In her correspondence, Guillén clarified that her own academic research on the structure of the digital asset market was referenced by Ripple not as an endorsement of such conflation, but as part of a broader dialogue on how economic factors ought to be evaluated.
She stressed that no single factor, including speculative intent, should be conclusive when applying securities laws to digital assets.
Instead, she contended, those factors should be assessed on a sliding scale rooted in legal responsibilities and historical regulatory practices.
Ripple’s initial submission to the SEC’s Crypto Task Force coincided with Congress’s consideration of the CLARITY Act.
Source: sec.gov
At the heart of Ripple’s argument lies the differentiation between an asset and the transaction through which it may have been exchanged.
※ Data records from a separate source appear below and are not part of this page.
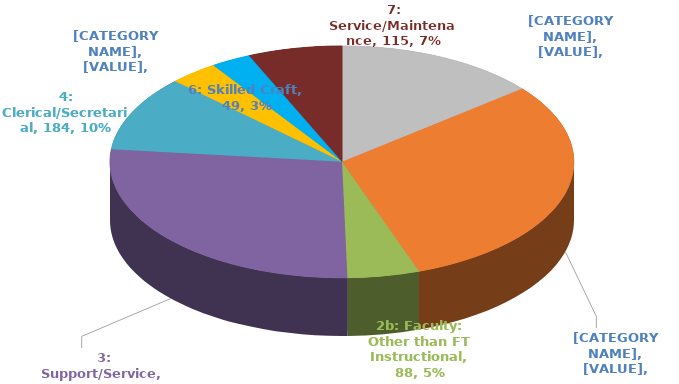
| Category | Series 0 |
|---|---|
| 1: Executive/Administrative/Managerial | 248 |
| 2a: Faculty: FT Instructional | 535 |
| 2b: Faculty: Other than FT Instructional | 88 |
| 3: Support/Service | 476 |
| 4: Clerical/Secretarial | 184 |
| 5: Technical & Paraprofessional | 60 |
| 6: Skilled Craft | 49 |
| 7: Service/Maintenance | 115 |

The company asserts that once an issuer’s enforceable commitments have been met or have lapsed, the asset itself should not continue to be subject to securities regulation indefinitely.
To treat it otherwise, the company argued, would blur the distinction between a contract and a commodity-like asset, extending regulatory authority beyond its intended boundaries.
Ripple also opposed regulatory strategies that heavily rely on the “efforts of others” aspect of the Howey test.
The company stated that concentrating solely on buyers’ expectations of others’ efforts neglects critical components of an investment contract, such as a common enterprise and enforceable profit rights.
It noted that price speculation alone does not classify an asset as a security unless it involves a legal claim on an issuer.
Regulators Consider New Asset Category as Crypto Policy Discussion Expands
Guillén’s submission aligns with this perspective while not fully endorsing any specific legislative proposal.
Separately, she published a discussion draft for a proposed Digital Markets Restructure Act of 2026, which has yet to be adopted by the SEC or the CFTC.
The draft introduces a new classification termed “Digital Value Instruments” for assets that do not neatly fit into current securities or commodities frameworks and suggests a risk-based division of regulatory oversight among agencies.
The comments were part of a larger wave of submissions made in late January, as industry stakeholders, policy organizations, and former regulators expressed their views on market integrity, tokenization, and cross-border regulation.
Numerous contributors cautioned against broad exemptions for decentralized trading platforms.
In contrast, others urged Congress and regulators to maintain essential investor protections without compelling digital assets into disclosure frameworks designed for traditional equities.
The policy discussion is taking place as legislative momentum has slowed in the Senate.
This week, a winter storm in Washington postponed the Senate Agriculture Committee’s initial markup vote on digital asset market structure legislation, further complicating an already uncertain timeline.
The Banking Committee’s parallel initiative on the CLARITY Act has also been delayed, leaving the Agriculture Committee’s bill as the most immediate vehicle for reform, despite evident partisan divisions.